Stephanie has learned that by not wearing makeup, her skin has cleared up and she’s gotten a nice tan on her face.

Biggest Head Covering Mistakes & Regrets

As with anything new we learn, women often want to share their newfound head covering knowledge with others, but Joy says her biggest regret was judging others that didn’t choose to cover and taking too much responsibility for changing the opinion of others.

Becoming too concerned with the nitty-gritty of head covering was Eleanor’s biggest downfall.

“[I regret] getting too caught up in self made rules about exactly what type and style when the Bible doesn’t really prescribe a certain type, style, or size,” she admits.

Caring about what others thought and getting defensive of the head covering practice also made the list on biggest head covering mistakes.

Learning the Heart of Covering

“Don’t make a mockery of a powerful symbol of the headship order only to disobey the very heart of the scripture. Be willing to submit to your husband (or father),” Eleanor warms.

“I have seen many sisters wear the veil because they want to be different or modest but then refuse to acknowledge the Biblical role of submission to the husband. The heart of the scripture is more important than the symbol of it.”

A Testimony to Encourage Continued Covering

One of the most powerful witness to covering is real life experiences. Ganeida shares a friend’s story concerning head covering that had eternal consequences.

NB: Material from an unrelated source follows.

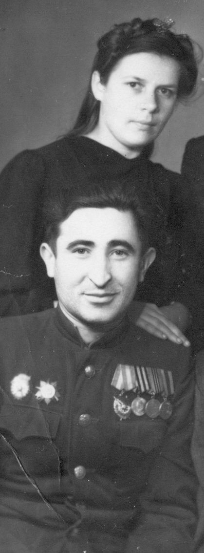 Міхаіл Шаіпаў і яго жонка Алена Шаіпава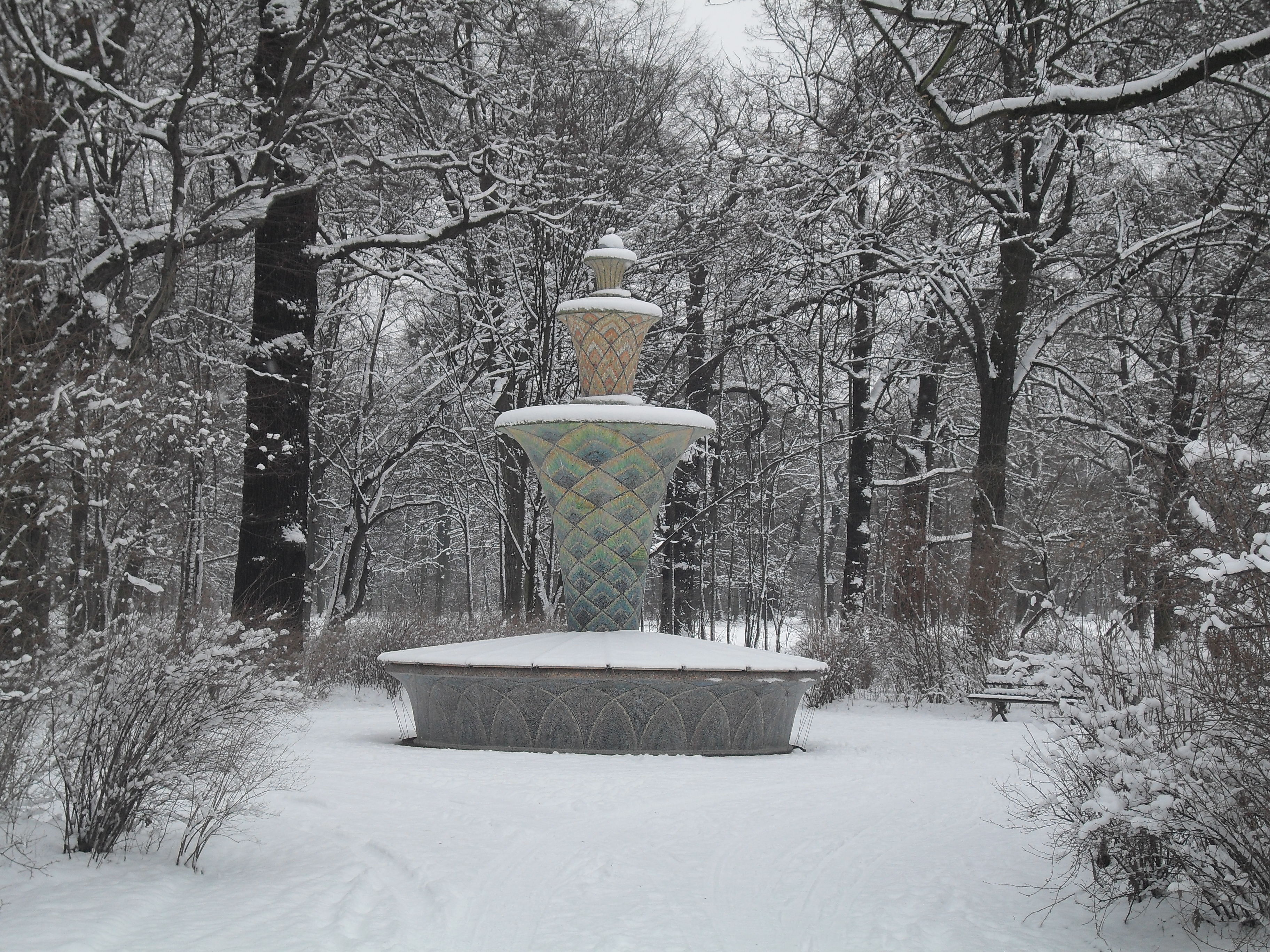 Abgebildet ist der im Winter abgedeckte Mosaikbrunnen im Großen Garten von Dresden. Der Brunnen wurde anlässlich der Internationalen Gartenbauausstellung von 1926 als temporäres Bauwerk errichtet. Nach Ende der Ausstellung sollte er abgerissen werden, durfte dann aber doch an seinem Platz stehenbleiben. Die letzte Sanierung wurde im August 2016 abgeschlossen.

“I have a covering friend in another country who shared this story with me about why she covers. She tells of a woman, homeless, without even enough money for coffee on a blistering cold day. [She was] wandering through the mall and bemoaning the fact she couldn’t even afford to end her own life. She thought, ‘I don’t even know how to pray. I wish I knew someone who could pray for me.’ Just then she saw a covered woman and thought to herself, ‘She looks like someone who knows how to pray.’ So she approached the woman who led her to Christ in a dressing room.”

The story has encouraged Ganeida to continue her commitment to head covering because she wants to look like ‘woman who knows how to pray’ for those who need the story of Jesus.